Опубликование манифеста не привело к успокоению, даже в столицах. Главным вопросом для либералов и всех, кто был левее их, стало превращение манифеста в основу для созыва Учредительного собрания. В Москве 18(31) октября начались демонстрации с лозунгами амнистии, свободы, Учредительного собрания и законности, сопровождавшиеся нападениями на полицию. То же самое происходило в Петербурге. Несколько демонстраций собралось у здания тюрьмы, их участники требовали немедленной амнистии. В Тифлисе также начались волнения, которые переросли в стычки, на три дня парализовавшие жизнь 250-тысячного города. Везде происходило одно и то же. «По улицам, — записывает в своем дневнике 19 октября (1 ноября) 1905 г. член Государственного Совета А.А. Половцев, — несмотря на дождливую погоду, двигаются многочисленные толпы, одна часть коих носит трехцветное знамя, другая – знамя красное. Между теми и другими происходят столкновения, оканчивающиеся даже и убийствами.»
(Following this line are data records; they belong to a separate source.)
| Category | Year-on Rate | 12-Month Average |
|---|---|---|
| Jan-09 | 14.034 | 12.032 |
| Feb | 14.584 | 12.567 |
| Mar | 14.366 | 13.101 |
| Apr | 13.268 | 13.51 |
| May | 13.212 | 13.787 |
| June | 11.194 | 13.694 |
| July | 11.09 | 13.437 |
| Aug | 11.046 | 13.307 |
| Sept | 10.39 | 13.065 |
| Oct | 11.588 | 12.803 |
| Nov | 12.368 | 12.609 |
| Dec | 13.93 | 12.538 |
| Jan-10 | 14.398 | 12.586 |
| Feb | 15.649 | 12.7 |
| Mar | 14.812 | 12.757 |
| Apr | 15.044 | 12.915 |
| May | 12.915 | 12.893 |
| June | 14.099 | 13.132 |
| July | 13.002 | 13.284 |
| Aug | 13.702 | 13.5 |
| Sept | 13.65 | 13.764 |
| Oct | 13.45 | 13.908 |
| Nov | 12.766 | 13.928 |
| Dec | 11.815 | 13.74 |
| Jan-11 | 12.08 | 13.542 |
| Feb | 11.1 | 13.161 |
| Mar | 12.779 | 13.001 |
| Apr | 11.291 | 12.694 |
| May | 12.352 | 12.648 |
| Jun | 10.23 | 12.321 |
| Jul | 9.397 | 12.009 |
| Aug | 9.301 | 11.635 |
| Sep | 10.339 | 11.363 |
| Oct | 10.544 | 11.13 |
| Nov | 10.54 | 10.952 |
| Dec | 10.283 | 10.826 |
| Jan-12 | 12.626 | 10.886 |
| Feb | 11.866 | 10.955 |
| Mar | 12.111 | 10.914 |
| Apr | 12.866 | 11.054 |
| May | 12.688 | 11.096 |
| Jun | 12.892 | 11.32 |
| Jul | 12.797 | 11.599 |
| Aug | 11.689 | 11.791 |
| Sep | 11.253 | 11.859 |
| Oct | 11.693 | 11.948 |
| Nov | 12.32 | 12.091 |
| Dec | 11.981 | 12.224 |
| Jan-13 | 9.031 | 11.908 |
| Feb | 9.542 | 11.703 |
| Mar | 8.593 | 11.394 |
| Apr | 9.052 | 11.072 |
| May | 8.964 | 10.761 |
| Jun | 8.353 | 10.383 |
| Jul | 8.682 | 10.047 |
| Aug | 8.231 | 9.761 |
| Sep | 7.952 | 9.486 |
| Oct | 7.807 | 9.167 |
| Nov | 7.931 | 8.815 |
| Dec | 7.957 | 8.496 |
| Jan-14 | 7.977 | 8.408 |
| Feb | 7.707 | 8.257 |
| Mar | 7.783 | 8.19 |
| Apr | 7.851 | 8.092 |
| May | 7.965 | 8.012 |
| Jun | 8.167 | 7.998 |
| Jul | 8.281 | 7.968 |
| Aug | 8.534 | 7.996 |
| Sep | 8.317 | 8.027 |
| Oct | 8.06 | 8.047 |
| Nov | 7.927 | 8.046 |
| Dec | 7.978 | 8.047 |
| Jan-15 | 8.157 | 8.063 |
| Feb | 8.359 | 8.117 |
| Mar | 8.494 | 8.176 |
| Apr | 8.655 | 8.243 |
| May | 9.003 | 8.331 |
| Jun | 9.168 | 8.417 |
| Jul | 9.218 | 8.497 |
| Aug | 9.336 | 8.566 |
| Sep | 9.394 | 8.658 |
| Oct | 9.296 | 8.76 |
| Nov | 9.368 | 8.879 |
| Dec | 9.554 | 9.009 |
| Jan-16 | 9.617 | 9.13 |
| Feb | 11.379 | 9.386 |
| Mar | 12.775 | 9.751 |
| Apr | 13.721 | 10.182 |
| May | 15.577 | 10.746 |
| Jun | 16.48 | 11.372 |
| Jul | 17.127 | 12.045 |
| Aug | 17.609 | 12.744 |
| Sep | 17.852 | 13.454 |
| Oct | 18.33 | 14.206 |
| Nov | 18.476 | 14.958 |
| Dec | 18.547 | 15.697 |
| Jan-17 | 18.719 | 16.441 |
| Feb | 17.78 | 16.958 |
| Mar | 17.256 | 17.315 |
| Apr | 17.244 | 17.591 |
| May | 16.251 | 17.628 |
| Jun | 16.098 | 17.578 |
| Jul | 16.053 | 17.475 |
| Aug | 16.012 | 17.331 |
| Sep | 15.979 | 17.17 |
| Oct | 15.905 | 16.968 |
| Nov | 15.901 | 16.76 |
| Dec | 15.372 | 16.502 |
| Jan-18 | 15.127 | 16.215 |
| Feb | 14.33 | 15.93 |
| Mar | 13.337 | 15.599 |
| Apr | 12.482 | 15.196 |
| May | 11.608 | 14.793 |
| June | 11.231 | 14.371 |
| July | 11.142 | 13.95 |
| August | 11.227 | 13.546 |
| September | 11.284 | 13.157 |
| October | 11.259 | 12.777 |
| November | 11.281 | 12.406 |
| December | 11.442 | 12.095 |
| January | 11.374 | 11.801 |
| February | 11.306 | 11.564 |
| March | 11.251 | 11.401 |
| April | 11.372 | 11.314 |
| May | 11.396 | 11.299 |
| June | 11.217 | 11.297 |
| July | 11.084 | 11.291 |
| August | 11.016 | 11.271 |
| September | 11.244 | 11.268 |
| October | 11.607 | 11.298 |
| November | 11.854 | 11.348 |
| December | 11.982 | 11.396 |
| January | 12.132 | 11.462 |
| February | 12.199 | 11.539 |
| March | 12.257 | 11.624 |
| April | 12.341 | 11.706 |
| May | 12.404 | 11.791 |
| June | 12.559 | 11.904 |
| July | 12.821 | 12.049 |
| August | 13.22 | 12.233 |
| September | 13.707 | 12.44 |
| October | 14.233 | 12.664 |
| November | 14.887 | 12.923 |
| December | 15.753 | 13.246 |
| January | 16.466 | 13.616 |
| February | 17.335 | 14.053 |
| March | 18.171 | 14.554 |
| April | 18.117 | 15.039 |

После Манифеста 17 октября весьма неспокойной стала обстановка в Кронштадте. Её еще больше усложнил перевод сюда около 1 тыс. крепостных артиллеристов. Они уже отслужили, но домой этих солдат не отпускали, их родственники уже не получали пособий от казны, новое обмундирование эти солдаты также не получали. Все это было причиной недовольства. Комендант крепости ген.-л. Т.М. Беляев требовал усилить гарнизон надежными пехотным полком и эскадроном кавалерии, артиллерией и пулеметами. 26 октября (8 ноября) начались волнения в роте крепостной артиллерии, которую поддержала и часть матросов. Началось восстание. Трепов докладывал императору: «Город фактически оказался во власти мятежной толпы, производившей поджоги и разгромом торговых заведений и нападения на офицерские флигели.»
Толпа солдат и матросов начала бить стекла в окнах Офицерского Морского собрания и городской библиотеки, и громить лавки, было сожжено 2 каменных и 2 деревянных дома. Больше всего пострадали мелкие торговцы и городская беднота. Восстание удалось подавить только с помощью подошедших из Петербурга надежных пехотных частей. 27 октября (10 ноября) в Кронштадте было введено военное положение. 28-30 октября (11-13 ноября) шли «массовые аресты виновных в происшедших беспорядках.» Из 8 846 чел. нижних чинов армии и флота, находившихся в крепости, было убито 9, ранено 43 и без вести пропало 34 человека. Всего же, с учетом гражданских, было убито 17 и ранено 82 человека.
БУДЬТЕ В КУРСЕ
Весьма сложной была обстановка и на юге России. 30 сентября (12 октября) в Одессе и уезде было прекращено действие военного положения, введенного еще в июне. Вскоре выяснилось, что это было преждевременное решение. Город лихорадило. В Новороссийском университете шла борьба за допуск в его стены вольнослушателей. Их количество постоянно росло, возникали обычные проблемы – о допуске иудеев сверх существующей нормы и женщин. Кроме того, город опять начал втягиваться в стачечное движение. 11(24) октября забастовали служащие железнодорожной станции Одесса-Главная. На следующий день стачка начала распространяться по железной дороге. 14(27) октября в университете состоялось собрание Ученого совета, на котором было принято решение: «Все евреи приняты. Постановлено временно прекратить занятия.» В этот день забастовка охватила всю Одессу. В центре города прошла демонстрация молодежи, на углу улиц Успенской и Канатной студенты стали закидывать полицию камнями, начались столкновения. В ходе разгона демонстрации были ранены 2 студента, ученик электротехнического училища и 3 девицы.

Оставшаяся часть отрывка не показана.